Without copying any picture, transcribe exactly the lines of the data below from the one containing "2004.0 | -0.52 |" through the one containing "Información de interés".

[Data records]
------------------------------------------------------------------------
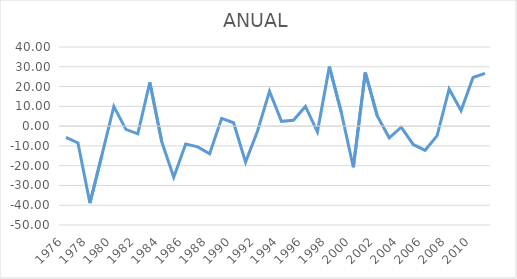
| Category | ANUAL |
|---|---|
| 1976.0 | -5.684 |
| 1977.0 | -8.528 |
| 1978.0 | -38.925 |
| 1979.0 | -14.7 |
| 1980.0 | 9.96 |
| 1981.0 | -1.637 |
| 1982.0 | -3.893 |
| 1983.0 | 22.15 |
| 1984.0 | -7.936 |
| 1985.0 | -25.858 |
| 1986.0 | -9.03 |
| 1987.0 | -10.499 |
| 1988.0 | -13.963 |
| 1989.0 | 3.929 |
| 1990.0 | 1.704 |
| 1991.0 | -18.217 |
| 1992.0 | -2.433 |
| 1993.0 | 17.66 |
| 1994.0 | 2.418 |
| 1995.0 | 2.975 |
| 1996.0 | 9.956 |
| 1997.0 | -2.908 |
| 1998.0 | 30.071 |
| 1999.0 | 6.804 |
| 2000.0 | -20.817 |
| 2001.0 | 27.119 |
| 2002.0 | 5.118 |
| 2003.0 | -5.928 |
| 2004.0 | -0.52 |
| 2005.0 | -9.278 |
| 2006.0 | -12.222 |
| 2007.0 | -4.793 |
| 2008.0 | 18.799 |
| 2009.0 | 7.862 |
| 2010.0 | 24.6 |
| 2011.0 | 26.644 |
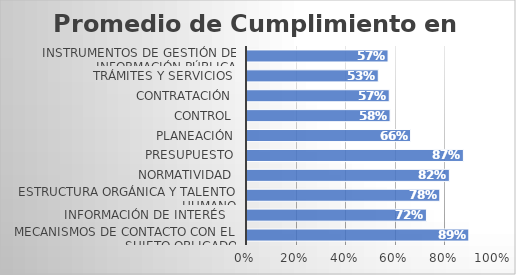
| Category | Series 0 |
|---|---|
| Mecanismos de contacto con el sujeto obligado | 0.894 |
| Información de interés   | 0.724 |
| Estructura orgánica y talento humano | 0.777 |
| Normatividad | 0.816 |
| Presupuesto | 0.873 |
| Planeación | 0.66 |
| Control | 0.577 |
| Contratación | 0.574 |
| Trámites y servicios | 0.529 |
| Instrumentos de gestión de información pública | 0.569 |
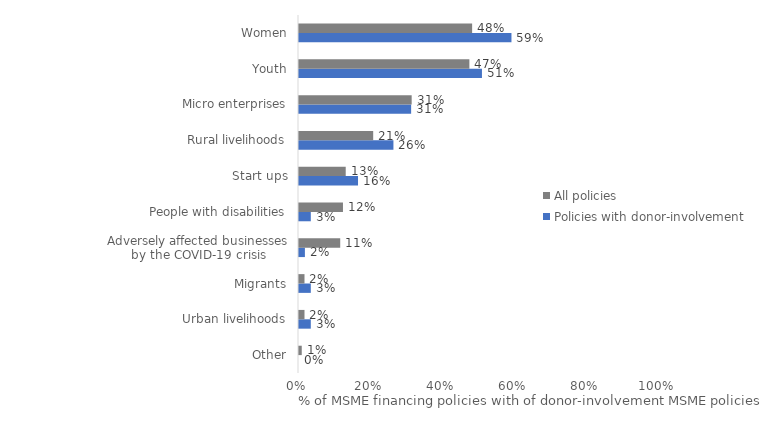
| Category | Policies with donor-involvement | All policies |
|---|---|---|
| Other | 0 | 0.008 |
| Urban livelihoods | 0.033 | 0.015 |
| Migrants | 0.033 | 0.015 |
| Adversely affected businesses by the COVID-19 crisis | 0.016 | 0.115 |
| People with disabilities | 0.033 | 0.122 |
| Start ups | 0.164 | 0.13 |
| Rural livelihoods | 0.262 | 0.206 |
| Micro enterprises | 0.311 | 0.313 |
| Youth | 0.508 | 0.473 |
| Women | 0.59 | 0.481 |
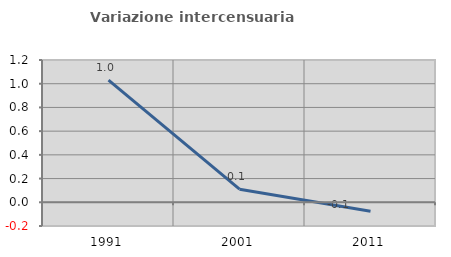
| Category | Variazione intercensuaria annua |
|---|---|
| 1991.0 | 1.03 |
| 2001.0 | 0.11 |
| 2011.0 | -0.076 |
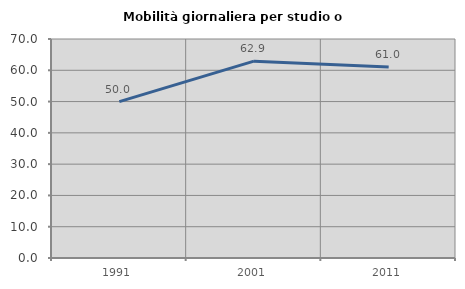
| Category | Mobilità giornaliera per studio o lavoro |
|---|---|
| 1991.0 | 50 |
| 2001.0 | 62.921 |
| 2011.0 | 61.029 |
------------------------------------------------------------------------
_Response_:
| 2004.0 | -0.52 |
| 2005.0 | -9.278 |
| 2006.0 | -12.222 |
| 2007.0 | -4.793 |
| 2008.0 | 18.799 |
| 2009.0 | 7.862 |
| 2010.0 | 24.6 |
| 2011.0 | 26.644 |
| Category | Series 0 |
|---|---|
| Mecanismos de contacto con el sujeto obligado | 0.894 |
| Información de interés   | 0.724 |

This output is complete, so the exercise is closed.